### DATASET RECORDS
+---+

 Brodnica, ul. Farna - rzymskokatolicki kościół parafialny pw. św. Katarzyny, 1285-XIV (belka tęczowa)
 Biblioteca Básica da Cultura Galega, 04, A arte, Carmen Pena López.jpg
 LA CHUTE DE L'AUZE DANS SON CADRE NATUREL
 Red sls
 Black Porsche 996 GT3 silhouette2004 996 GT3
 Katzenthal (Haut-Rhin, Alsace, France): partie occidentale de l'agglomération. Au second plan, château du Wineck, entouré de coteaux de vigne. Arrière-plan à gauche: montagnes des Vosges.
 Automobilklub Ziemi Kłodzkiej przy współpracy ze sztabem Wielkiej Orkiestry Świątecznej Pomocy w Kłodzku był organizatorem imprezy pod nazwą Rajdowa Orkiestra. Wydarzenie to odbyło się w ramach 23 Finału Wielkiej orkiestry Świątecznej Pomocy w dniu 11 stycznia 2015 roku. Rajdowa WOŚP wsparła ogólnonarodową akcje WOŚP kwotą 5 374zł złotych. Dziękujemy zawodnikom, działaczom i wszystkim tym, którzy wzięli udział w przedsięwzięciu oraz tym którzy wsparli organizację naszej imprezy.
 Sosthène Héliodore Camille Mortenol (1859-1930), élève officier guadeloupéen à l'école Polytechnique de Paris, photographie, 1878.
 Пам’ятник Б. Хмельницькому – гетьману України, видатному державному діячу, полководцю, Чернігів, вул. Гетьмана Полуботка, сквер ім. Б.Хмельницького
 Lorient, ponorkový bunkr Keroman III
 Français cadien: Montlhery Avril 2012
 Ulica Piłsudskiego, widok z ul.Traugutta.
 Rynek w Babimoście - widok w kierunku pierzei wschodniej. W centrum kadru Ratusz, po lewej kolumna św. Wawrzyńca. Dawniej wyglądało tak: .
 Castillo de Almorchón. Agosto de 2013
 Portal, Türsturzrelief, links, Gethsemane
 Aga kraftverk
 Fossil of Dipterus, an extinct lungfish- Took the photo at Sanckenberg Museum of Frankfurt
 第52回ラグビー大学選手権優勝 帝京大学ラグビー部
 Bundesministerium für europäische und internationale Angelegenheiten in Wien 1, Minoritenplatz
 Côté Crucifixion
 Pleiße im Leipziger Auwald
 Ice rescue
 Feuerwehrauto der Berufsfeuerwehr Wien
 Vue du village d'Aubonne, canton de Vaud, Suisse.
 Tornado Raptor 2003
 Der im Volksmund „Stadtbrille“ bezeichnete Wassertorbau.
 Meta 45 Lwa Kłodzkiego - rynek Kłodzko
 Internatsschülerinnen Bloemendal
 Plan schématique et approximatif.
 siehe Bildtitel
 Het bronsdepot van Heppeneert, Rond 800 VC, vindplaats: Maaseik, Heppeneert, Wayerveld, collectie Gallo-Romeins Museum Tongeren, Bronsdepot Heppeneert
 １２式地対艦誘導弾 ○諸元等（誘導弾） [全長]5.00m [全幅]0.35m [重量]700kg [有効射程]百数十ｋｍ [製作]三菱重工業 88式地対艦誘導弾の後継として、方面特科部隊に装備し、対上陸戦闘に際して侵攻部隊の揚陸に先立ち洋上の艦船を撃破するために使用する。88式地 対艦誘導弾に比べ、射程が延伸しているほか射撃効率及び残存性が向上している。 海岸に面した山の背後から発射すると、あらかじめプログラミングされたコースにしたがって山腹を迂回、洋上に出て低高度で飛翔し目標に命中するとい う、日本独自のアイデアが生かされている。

+---+

### ABOUT THIS TASK
State the number of lines in the material holding the word "widok". Add nothing else.

### EXERCISE RESULT
2